Your objective:
Your answer must hold only the lines below from the line containing "sample: Activated Jurkat CD4+ T cells" through the line containing "sample: Parapodia", each reproduced exactly.

Study material:
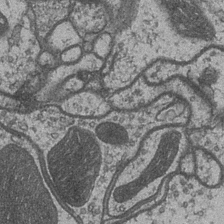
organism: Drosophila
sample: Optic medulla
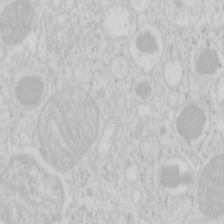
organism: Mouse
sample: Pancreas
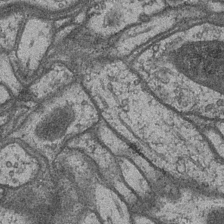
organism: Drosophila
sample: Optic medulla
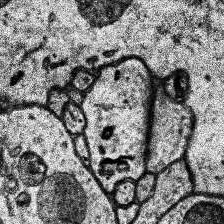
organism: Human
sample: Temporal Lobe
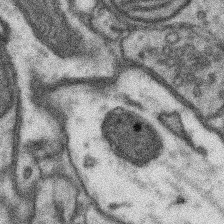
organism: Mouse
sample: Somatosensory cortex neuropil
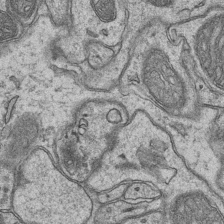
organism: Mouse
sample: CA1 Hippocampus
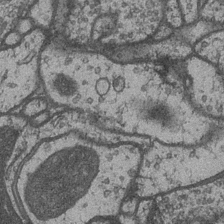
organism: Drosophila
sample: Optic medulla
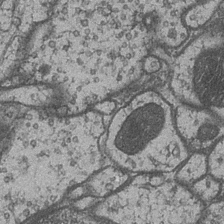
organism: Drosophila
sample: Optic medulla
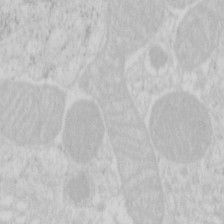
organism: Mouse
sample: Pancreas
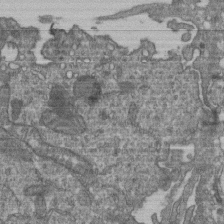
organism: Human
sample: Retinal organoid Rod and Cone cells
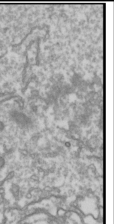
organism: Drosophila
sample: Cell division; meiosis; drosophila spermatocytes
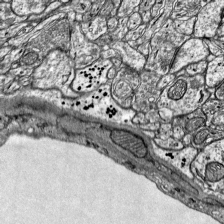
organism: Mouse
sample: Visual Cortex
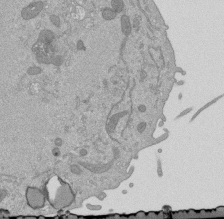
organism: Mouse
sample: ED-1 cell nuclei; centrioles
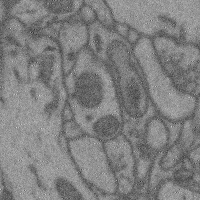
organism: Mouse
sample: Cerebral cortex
==
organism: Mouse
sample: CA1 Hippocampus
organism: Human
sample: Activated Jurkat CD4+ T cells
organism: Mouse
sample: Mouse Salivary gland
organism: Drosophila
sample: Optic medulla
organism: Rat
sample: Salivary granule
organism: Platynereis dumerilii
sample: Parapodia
--
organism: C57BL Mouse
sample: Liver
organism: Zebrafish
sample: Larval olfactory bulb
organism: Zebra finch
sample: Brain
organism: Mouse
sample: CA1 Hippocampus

Solution for this task:
sample: Activated Jurkat CD4+ T cells
organism: Mouse
sample: Mouse Salivary gland
organism: Drosophila
sample: Optic medulla
organism: Rat
sample: Salivary granule
organism: Platynereis dumerilii
sample: Parapodia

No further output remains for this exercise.